» **Assigned task**
Everything in the listing below from the line containing "Eglise de Saint-Ferréol" through the line containing "1920 Bugatti Type 13 Brescia Dog Cart" must be repeated exactly; the remaining lines are not wanted.

» **Information shown**
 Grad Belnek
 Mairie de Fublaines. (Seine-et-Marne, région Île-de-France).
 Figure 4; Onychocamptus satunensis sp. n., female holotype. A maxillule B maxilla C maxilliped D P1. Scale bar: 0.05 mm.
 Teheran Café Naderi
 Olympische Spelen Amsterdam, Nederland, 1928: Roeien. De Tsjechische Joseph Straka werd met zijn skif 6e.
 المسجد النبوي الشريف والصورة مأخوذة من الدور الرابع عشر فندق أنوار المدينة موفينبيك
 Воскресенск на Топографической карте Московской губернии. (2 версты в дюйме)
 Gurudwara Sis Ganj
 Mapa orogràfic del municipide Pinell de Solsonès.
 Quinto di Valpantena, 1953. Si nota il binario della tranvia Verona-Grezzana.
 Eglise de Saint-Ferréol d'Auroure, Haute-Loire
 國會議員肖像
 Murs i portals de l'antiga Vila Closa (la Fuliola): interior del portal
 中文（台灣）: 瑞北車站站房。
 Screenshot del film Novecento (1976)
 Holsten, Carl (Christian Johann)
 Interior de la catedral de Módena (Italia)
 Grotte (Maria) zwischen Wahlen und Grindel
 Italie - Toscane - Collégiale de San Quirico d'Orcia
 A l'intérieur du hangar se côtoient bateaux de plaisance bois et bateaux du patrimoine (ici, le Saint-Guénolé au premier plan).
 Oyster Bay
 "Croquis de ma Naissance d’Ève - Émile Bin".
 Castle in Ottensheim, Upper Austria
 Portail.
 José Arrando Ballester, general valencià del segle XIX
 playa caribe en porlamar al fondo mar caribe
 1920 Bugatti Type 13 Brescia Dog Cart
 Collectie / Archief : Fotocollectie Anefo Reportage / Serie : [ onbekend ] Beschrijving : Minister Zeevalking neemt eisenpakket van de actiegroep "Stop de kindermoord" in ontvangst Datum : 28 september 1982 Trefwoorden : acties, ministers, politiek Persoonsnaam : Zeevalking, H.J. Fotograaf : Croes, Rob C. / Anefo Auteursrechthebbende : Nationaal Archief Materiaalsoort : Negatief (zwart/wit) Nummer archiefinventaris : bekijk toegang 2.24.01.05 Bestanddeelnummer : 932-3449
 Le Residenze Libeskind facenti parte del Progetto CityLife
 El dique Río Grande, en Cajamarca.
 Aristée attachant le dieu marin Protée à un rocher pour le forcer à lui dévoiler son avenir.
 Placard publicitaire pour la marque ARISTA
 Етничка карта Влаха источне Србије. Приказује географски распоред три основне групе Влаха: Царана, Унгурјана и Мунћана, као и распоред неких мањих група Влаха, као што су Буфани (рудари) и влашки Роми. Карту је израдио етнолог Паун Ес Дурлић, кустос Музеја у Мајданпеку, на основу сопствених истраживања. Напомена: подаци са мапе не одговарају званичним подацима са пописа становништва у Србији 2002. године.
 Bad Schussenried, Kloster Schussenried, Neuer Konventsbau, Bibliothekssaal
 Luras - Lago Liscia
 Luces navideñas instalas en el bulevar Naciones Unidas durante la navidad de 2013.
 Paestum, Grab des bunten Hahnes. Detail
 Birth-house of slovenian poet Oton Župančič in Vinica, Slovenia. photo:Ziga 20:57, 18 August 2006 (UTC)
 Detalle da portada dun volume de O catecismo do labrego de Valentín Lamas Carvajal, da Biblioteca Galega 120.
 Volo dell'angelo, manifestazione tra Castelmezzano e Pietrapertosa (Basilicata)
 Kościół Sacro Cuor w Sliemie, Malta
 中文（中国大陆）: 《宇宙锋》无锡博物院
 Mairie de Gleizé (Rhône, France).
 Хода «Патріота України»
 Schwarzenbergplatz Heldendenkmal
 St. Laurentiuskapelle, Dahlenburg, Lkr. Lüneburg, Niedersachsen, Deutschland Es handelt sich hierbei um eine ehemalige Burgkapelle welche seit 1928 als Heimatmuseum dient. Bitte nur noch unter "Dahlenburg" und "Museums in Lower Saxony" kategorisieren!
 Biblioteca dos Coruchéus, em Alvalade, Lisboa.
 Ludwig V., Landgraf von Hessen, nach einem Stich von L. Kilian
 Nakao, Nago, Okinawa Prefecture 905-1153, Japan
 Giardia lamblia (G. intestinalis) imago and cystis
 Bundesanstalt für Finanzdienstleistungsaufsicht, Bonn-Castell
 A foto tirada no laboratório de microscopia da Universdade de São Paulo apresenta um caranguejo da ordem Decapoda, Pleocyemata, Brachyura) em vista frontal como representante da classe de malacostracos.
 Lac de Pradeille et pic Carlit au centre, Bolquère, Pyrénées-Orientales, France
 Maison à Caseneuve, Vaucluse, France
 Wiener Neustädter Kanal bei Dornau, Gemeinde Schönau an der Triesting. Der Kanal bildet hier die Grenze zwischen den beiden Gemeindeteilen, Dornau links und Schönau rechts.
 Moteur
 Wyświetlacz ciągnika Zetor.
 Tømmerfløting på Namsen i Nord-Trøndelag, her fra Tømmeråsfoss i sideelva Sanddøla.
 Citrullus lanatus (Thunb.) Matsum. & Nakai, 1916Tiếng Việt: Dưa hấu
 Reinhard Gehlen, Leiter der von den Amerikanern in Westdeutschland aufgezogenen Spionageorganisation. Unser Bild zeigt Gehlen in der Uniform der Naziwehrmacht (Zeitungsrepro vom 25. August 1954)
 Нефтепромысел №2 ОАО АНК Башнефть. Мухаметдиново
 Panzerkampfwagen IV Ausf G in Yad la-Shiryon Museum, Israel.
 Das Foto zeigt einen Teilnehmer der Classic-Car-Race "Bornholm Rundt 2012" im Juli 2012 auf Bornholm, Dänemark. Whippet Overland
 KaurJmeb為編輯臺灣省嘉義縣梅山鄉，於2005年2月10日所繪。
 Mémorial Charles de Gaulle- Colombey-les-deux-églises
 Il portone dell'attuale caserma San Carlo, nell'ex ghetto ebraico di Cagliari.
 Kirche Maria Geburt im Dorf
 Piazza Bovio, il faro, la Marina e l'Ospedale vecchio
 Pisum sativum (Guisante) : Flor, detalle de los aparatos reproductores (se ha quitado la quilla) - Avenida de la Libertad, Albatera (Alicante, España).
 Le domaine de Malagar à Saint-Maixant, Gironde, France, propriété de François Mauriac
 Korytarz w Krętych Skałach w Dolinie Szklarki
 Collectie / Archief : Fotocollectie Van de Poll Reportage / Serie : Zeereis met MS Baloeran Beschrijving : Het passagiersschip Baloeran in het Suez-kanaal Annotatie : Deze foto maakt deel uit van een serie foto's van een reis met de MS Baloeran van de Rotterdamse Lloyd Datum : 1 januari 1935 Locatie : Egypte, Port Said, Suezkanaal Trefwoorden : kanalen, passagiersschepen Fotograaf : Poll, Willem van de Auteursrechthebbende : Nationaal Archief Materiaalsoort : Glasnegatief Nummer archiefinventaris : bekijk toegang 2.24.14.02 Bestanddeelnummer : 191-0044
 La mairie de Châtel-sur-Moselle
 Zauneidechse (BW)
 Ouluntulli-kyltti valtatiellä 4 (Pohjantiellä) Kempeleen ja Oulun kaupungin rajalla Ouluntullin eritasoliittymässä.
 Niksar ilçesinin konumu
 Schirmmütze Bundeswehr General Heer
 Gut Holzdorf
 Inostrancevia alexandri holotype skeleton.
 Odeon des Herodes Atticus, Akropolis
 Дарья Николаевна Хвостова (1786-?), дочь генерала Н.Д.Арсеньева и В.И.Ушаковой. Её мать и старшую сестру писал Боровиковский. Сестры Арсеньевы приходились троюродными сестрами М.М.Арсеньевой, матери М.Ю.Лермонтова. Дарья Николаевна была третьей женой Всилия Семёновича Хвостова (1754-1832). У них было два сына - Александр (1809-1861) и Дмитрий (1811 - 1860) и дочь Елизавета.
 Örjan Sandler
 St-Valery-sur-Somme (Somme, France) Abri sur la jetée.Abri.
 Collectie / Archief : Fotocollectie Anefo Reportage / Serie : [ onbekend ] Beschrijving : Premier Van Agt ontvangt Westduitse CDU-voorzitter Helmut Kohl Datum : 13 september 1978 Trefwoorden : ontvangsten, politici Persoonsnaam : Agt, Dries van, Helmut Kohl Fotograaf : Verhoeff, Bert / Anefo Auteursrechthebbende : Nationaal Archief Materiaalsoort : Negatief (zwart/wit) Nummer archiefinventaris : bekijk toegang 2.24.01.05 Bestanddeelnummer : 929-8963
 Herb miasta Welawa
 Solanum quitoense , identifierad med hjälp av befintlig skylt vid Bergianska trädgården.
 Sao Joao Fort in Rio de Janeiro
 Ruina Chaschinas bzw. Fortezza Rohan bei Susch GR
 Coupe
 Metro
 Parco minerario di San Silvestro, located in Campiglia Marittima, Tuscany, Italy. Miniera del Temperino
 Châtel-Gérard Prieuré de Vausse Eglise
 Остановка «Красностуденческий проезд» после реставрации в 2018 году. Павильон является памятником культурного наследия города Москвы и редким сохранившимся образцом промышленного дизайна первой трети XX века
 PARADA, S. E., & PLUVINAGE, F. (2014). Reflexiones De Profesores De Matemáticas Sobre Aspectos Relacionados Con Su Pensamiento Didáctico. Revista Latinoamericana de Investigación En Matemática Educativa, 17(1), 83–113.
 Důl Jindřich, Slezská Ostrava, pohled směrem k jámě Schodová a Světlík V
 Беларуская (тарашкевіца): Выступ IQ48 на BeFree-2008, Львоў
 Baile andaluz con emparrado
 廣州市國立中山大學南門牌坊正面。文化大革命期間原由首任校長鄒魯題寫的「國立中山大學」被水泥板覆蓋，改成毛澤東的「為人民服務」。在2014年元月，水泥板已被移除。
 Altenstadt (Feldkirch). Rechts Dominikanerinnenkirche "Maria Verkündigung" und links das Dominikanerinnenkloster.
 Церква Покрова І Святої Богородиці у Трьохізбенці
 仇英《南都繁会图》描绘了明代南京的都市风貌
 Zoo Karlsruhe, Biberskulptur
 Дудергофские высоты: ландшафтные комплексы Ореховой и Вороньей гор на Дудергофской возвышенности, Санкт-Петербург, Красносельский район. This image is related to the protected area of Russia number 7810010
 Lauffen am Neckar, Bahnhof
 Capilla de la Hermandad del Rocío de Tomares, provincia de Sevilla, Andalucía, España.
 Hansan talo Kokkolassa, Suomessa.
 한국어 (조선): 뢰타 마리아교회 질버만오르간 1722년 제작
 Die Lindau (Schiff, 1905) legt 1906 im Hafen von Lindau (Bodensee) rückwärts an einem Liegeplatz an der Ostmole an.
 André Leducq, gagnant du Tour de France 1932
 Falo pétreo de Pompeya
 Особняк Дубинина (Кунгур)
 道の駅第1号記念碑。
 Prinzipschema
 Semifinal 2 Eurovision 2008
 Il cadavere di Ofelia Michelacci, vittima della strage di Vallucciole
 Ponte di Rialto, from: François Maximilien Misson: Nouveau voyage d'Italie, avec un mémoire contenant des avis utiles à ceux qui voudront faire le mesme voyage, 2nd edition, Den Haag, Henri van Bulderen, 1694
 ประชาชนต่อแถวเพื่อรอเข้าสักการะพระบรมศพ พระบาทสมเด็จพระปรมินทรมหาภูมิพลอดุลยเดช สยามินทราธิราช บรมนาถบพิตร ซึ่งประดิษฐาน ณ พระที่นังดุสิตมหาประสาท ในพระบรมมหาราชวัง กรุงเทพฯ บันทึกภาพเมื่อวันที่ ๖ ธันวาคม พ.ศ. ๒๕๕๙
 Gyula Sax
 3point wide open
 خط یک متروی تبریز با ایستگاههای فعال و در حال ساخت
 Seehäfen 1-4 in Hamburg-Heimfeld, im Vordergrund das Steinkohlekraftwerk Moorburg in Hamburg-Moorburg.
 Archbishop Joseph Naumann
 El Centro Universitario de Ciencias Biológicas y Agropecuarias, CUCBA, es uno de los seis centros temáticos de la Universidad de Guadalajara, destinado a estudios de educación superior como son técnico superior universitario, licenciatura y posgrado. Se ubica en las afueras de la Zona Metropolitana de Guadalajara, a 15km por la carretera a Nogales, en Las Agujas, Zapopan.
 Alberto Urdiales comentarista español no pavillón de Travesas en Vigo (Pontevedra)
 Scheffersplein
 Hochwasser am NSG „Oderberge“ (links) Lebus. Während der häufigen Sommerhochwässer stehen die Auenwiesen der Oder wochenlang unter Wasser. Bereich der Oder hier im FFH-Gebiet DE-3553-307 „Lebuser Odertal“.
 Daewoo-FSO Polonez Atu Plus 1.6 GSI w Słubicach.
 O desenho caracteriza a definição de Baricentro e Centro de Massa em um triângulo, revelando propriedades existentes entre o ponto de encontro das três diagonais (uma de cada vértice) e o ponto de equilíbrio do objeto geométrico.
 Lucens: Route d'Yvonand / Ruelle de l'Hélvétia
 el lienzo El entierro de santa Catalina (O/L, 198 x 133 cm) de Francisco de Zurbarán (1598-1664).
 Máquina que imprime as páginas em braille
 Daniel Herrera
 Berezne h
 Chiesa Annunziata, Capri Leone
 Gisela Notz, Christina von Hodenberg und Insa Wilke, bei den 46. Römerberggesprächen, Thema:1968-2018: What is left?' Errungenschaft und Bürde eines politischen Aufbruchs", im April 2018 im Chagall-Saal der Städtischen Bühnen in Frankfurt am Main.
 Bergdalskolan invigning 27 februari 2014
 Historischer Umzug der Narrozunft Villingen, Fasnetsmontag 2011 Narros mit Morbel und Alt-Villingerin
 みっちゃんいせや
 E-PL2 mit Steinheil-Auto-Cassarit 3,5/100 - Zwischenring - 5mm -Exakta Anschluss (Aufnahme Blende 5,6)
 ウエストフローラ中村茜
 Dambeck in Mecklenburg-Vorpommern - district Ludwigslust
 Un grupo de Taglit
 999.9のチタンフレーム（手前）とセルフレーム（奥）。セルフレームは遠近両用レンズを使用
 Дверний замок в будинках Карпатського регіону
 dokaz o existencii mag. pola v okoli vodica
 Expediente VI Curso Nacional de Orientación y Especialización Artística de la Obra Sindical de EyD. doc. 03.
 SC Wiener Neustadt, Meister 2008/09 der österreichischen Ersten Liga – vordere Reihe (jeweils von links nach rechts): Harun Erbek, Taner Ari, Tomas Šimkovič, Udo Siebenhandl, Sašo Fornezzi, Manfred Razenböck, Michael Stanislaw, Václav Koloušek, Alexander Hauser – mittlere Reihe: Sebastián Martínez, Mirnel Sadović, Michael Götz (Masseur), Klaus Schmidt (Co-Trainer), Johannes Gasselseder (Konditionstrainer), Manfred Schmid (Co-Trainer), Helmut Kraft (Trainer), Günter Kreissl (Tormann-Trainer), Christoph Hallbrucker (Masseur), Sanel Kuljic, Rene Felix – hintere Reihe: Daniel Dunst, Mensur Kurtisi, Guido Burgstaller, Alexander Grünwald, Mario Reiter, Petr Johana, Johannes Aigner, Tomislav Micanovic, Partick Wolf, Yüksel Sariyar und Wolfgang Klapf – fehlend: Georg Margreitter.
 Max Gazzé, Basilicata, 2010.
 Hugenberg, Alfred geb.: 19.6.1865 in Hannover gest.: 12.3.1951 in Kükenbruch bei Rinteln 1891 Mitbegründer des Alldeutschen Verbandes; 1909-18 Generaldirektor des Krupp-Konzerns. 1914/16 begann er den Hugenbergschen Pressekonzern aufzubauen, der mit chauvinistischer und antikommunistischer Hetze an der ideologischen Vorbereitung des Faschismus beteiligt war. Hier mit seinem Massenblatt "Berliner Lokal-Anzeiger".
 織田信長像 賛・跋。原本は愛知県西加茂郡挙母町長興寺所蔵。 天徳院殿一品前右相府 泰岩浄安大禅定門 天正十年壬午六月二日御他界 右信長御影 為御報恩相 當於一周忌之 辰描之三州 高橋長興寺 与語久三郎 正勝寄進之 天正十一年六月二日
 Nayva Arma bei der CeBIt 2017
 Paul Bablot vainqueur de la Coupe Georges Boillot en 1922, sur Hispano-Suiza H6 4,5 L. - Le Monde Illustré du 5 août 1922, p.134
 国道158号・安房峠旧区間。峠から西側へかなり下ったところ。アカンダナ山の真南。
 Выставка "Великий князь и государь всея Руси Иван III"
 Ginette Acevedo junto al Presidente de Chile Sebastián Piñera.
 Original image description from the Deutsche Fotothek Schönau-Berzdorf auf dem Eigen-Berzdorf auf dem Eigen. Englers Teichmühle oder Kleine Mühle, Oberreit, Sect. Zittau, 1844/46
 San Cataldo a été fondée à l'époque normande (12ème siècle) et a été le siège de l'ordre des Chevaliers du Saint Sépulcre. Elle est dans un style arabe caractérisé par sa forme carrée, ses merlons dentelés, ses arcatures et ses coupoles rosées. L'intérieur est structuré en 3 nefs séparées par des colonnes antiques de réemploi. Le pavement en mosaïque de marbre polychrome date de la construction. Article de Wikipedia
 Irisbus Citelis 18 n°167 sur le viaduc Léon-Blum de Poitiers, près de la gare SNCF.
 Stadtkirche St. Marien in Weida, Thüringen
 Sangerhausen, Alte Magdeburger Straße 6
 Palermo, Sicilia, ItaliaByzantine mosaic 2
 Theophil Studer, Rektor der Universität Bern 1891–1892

» **Answer box**
 Eglise de Saint-Ferréol d'Auroure, Haute-Loire
 國會議員肖像
 Murs i portals de l'antiga Vila Closa (la Fuliola): interior del portal
 中文（台灣）: 瑞北車站站房。
 Screenshot del film Novecento (1976)
 Holsten, Carl (Christian Johann)
 Interior de la catedral de Módena (Italia)
 Grotte (Maria) zwischen Wahlen und Grindel
 Italie - Toscane - Collégiale de San Quirico d'Orcia
 A l'intérieur du hangar se côtoient bateaux de plaisance bois et bateaux du patrimoine (ici, le Saint-Guénolé au premier plan).
 Oyster Bay
 "Croquis de ma Naissance d’Ève - Émile Bin".
 Castle in Ottensheim, Upper Austria
 Portail.
 José Arrando Ballester, general valencià del segle XIX
 playa caribe en porlamar al fondo mar caribe
 1920 Bugatti Type 13 Brescia Dog Cart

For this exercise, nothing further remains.